But A.R.I.D. isn’t alone on her quest this time around. She can send herself flying between servers located at various physical locations across the planet’s surface, but interfacing with them requires a real-world operator. Enter the Butler, One, and the Companion, three still-functioning robotic relics of humanoid appearance (and, in the case of the Companion, enough salacious details befitting her role as object of desire) left behind by time long ago. In different ways, each symbolizes the themes playing out in the game: what it means to define one’s purpose, and whether individuality should be prized above conformity. While one seeks to transcend his robotic nature by aping the arts and humanities of the humans who designed him, another wants nothing more than to serve her human masters’ every sordid wish, subjugating herself to their whims.

These three lost mechanical souls become A.R.I.D.’s unwilling hosts in her need for physical bodies. But just as A.R.I.D.’s own programming once collared her into certain behavior patterns, so her hosts also have their own unique programming to contend with. Breaking the robots from their programming becomes an interesting challenge, and although it’s done with good intentions, it is a sometimes violent act that causes its subjects mental anguish rather than blessed freedom. The first such accomplice A.R.I.D. comes across is the home robot Butler. While A.R.I.D. requires access to a computer terminal in the basement of the house he serves, the Butler – who actively attempts to keep A.R.I.D.’s virtual presence out of his body – has a set routine to follow each waking cycle, and his path does NOT include an unscheduled side trip to the basement.

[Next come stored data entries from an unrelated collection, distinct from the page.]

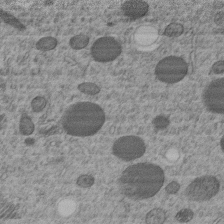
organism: C. elegans
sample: C. elegans embryo early stage
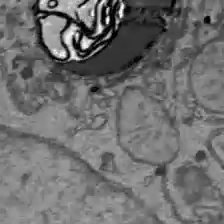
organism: C57BL Mouse
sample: Liver
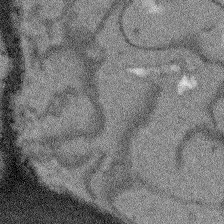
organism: Arabidopsis thaliana
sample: Root tip
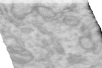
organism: Human
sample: Centriole in RPE cells
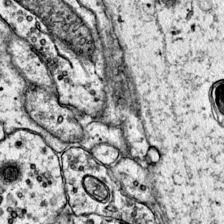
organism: Mouse
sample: Primary visual cortex
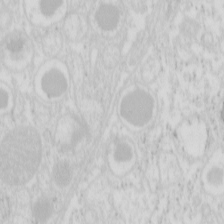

Here is where Unbound’s puzzle-solving, its real meat, comes in. Each of the three hosts has their own agenda, their own programming that they cannot consciously disobey. You must find special means to align your goals with your hosts’ objectives, or, failing that, out-and-out trickery to circumvent their prime directives. This is sometimes accomplished through verbal exchanges, but more often than not by tagging along with them and subtly influencing their environment. Usually this is achieved by means of some inventory items, leading to changes in their behavior. Getting to know each of the robots’ distinct personalities, and seeing firsthand the worlds they live in, is one of this episode’s high points. For instance, it quickly becomes clear that the Butler’s master and mistress have long since passed away, and he spends his days catering to two dried-up corpses, serving tea, applying lipstick, and supplying any spoken dialog between them in his own, distorted approximation of their voices.

While this is a creative approach to traditional inventory-based design, it’s made much more complicated than it needs to be. Not all puzzle objectives are immediately clear, often communicated using the stuffy robotic-speak A.R.I.D. and her hosts communicate in. Listening to two robots attempt to talk about everyday objects and processes with their cold, surgically precise language can make deciphering the puzzles, and even the plot at times, especially difficult. During the game’s final act, the challenge spikes once again, as all three of the hosts’ personalities can be interchanged with each other. In other words, it becomes possible to view the Butler’s world through the eyes of the Companion, changing all the text-based item interactions to reflect their new observer’s viewpoints. This includes obstacles which, at that late stage, are only solvable when examined through one particular point of view. The possible combinations are vast, making the already tricky-to-decode puzzles even harder.

At least guiding A.R.I.D. or one of her cohorts through the game has been simplified. The side-scrolling movement is still handled via the WASD keys and aiming with the mouse. A quick mouse-click toggles between combat and exploration mode, one using the gun to shoot, the other using its built-in flashlight cone to detect objects in its path. But interacting with hotspots and using items requires less awkward mouse-and-keyboard manipulation than before, accomplished by simply shining the flashlight on it, then cycling through several pop-up icons using the keyboard. Still, the control scheme is more of a hassle than is necessary during particularly frustrating puzzle sections, demanding an overabundance of finger gymnastics when resorting to the “try everything on every object” technique.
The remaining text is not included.